DIRECTIONS FOR THIS TASK. Would you reproduce each line below exactly, leaving every picture out?

INFORMATION PROVIDED.
--- --- ---

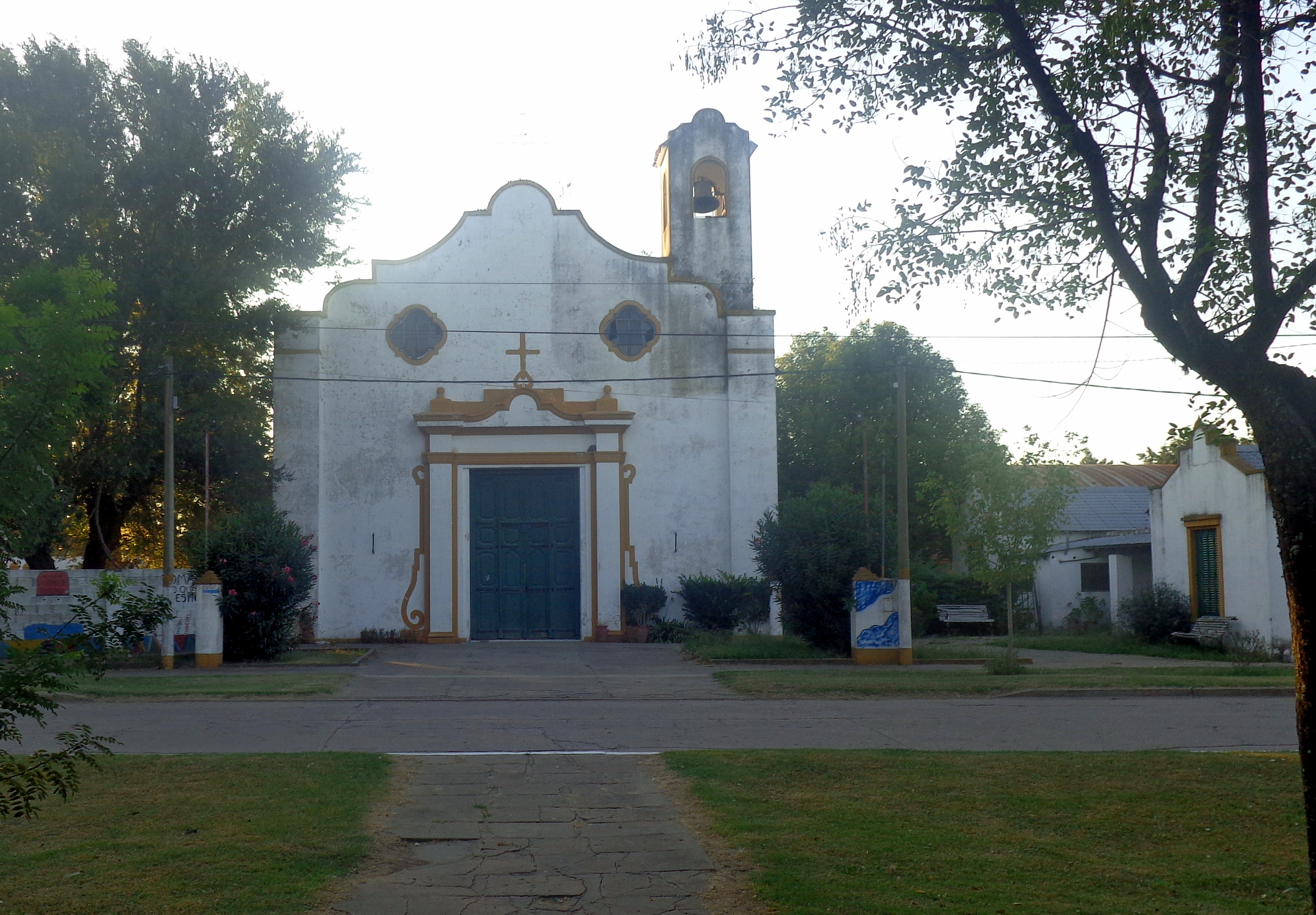 Iglesia en Santa Lucía, San Pedro, Buenos Aires, Argentina.
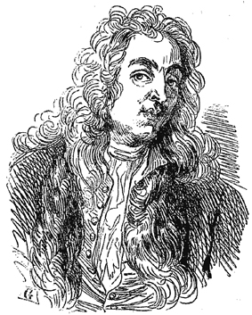 Portrait de Watteau
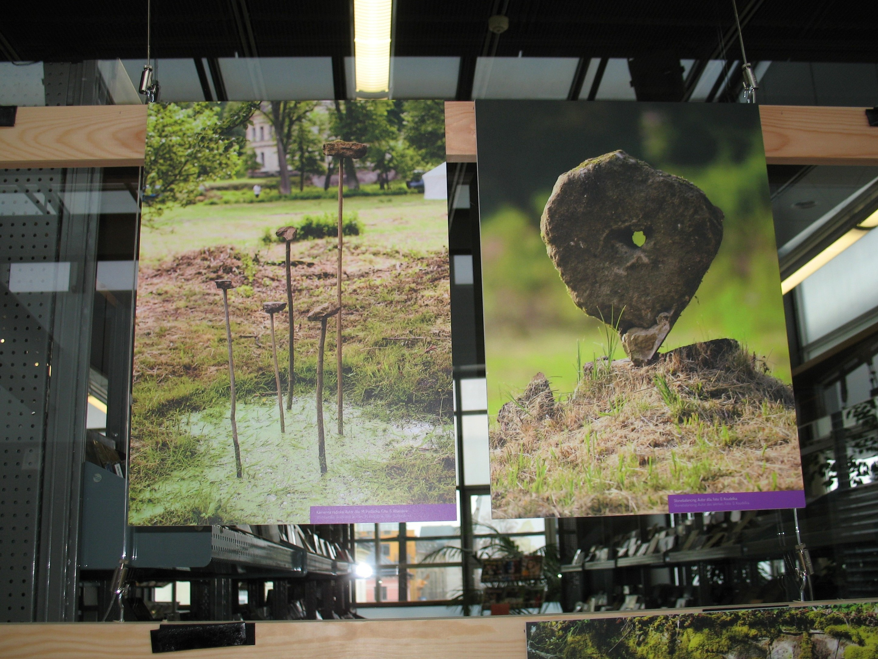 Výstavka v Krajské vědecké knihovně v Liberci, listopad 2016
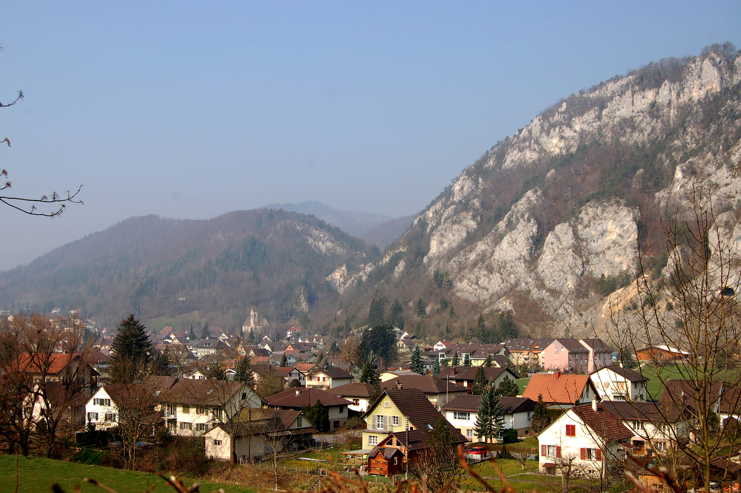 Pohled na město Balsthal v roce 2007

--- --- ---

SOLUTION TO THIS TASK.
 Iglesia en Santa Lucía, San Pedro, Buenos Aires, Argentina.
 Portrait de Watteau
 Výstavka v Krajské vědecké knihovně v Liberci, listopad 2016
 Pohled na město Balsthal v roce 2007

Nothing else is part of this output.